Fue el precio que tuvieron que pagar por ver cumplido su sueño de trabajar en aquello que les interesaba: trabajaban sin cesar. En cualquier caso, era una suerte que Lars contase con el taller para unos ingresos más seguros, era una suerte que Thomas se lo hubiese dejado en herencia al morir y, desde luego, era una suerte que ella se hubiese mostrado tan tozuda o tan apática, quizá, como para no venderlo después de la muerte de su anterior marido. Una suerte que hubiese conocido a Lars y una suerte, en fin, que a él se le diesen tan bien los coches.

Pensó que, pese a todo, la suerte la había acompañado siempre. Todo dependía, naturalmente, de la manera en que cada uno elegía ver las cosas. Y pensar así la ponía de muy buen humor. Después de todo, Lars era un buen partido.

Desde luego que había tenido suerte. Una viuda camino de hacerse vieja con una casa destartalada y un taller de mecánica sin empleados no era un cuadro que los hombres se desviviesen por adquirir. Lars, en cambio, había sabido ver sus cualidades. No sólo las interiores, sino también las externas: él sabía extraer con su cámara una belleza de cuya existencia no sabía ni ella ni nadie, seguramente. Y también fue él quien la convenció de que apostase por su sueño de siempre, quien la apoyó cada vez que estuvo a punto de perder el ánimo con la apertura de la tienda de tejidos. Con él, casi todo parecía más fácil y, con esa actitud, todo resultaba viable.

Bien mirado y después de conocerlo, no podía comprender que hubiese pasado por la vida tan temerosa de… bueno, de fracasar, tal vez. Había crecido varios centímetros durante los últimos años, se decía. Claro que eso podía deberse a que también habría encogido varios centímetros durante su matrimonio con Thomas y que, en la tranquilidad de una relación normal con un chico normal y estupendo, se reencontró y recobró la confianza en sí misma. Cualquiera que fuese la causa, se alegraba de la situación.

En el coche, de camino a casa, decidió que era preciso un cambio y que ella tomaría la iniciativa del mismo. A partir de ahora, invertirían más tiempo juntos. Tendrían más cenas de lujo con velas, más baños compartidos y más fines de semana románticos en la pensión de Österlen. Ya empezaba a hacer planes, consciente de la sonrisa romántica que afloraba a su rostro, pero no tenía la menor importancia, puesto que Marianne dormía a su lado con la mejilla clavada en el cinturón de seguridad. Cuando Lise-Lott la ayudó a sacar el equipaje hasta la puerta de su casa adosada, su amiga tenía una marcada arruga roja en la sien.

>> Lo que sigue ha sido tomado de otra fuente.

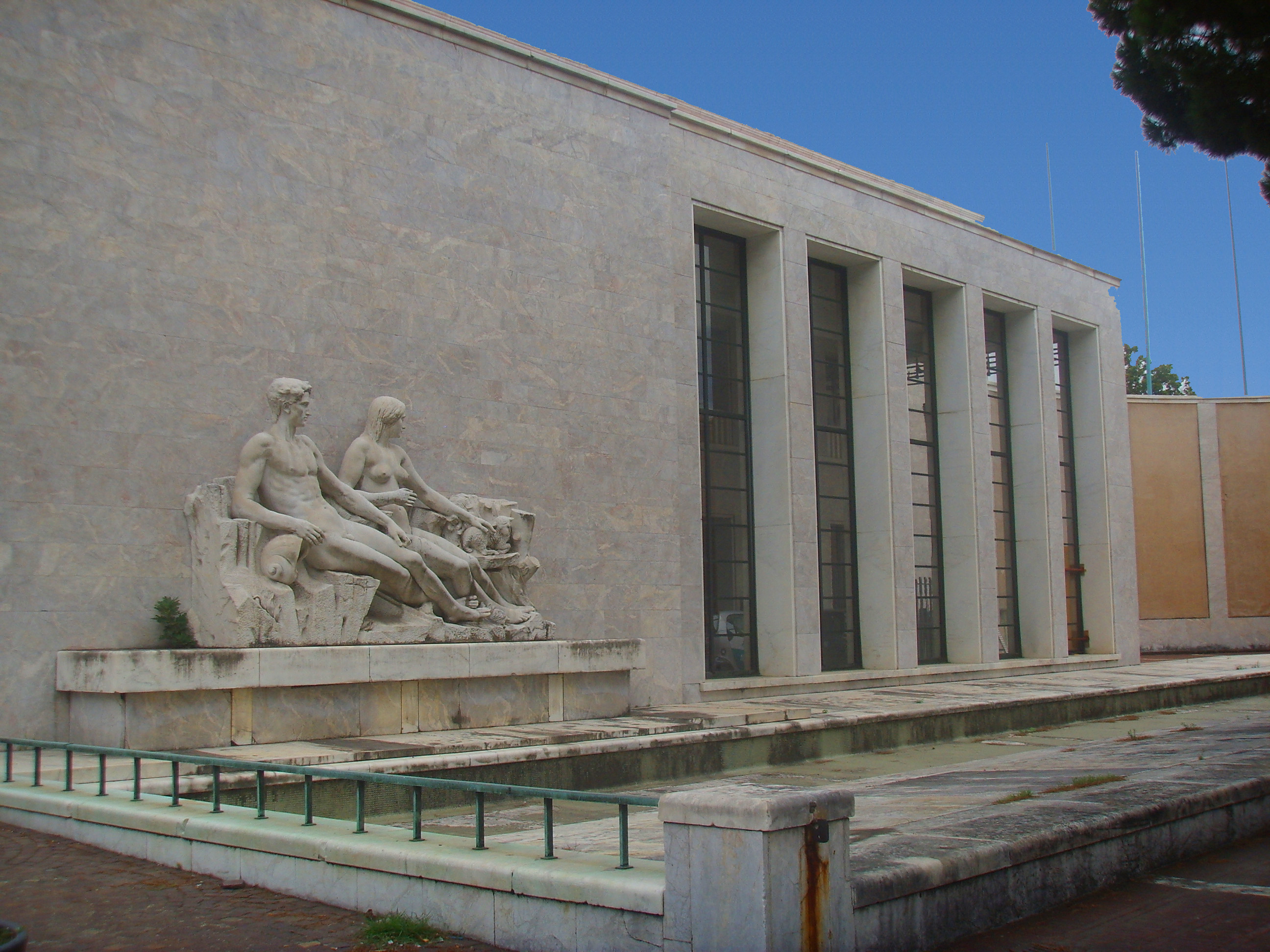 Fontana Stazione SMN

—Muchas gracias por esta fantástica semana, Lise-Lott. Me ayudará a sobrevivir mucho tiempo en este frío espantoso. ¿No podríamos repetir el año que viene?

Lise-Lott le dijo adiós con la mano al partir. Se sentía feliz. La Navidad estaba a la vuelta de la esquina; por una vez, apenas si podía contener las ganas de comenzar con el trajín y el decorado de las fiestas. Serían unos días deliciosos.

Un gran sosiego presidía el ambiente cuando tomó la cerrada curva que desembocaba en el camino de gravilla. Estaría en casa en cuestión de segundos.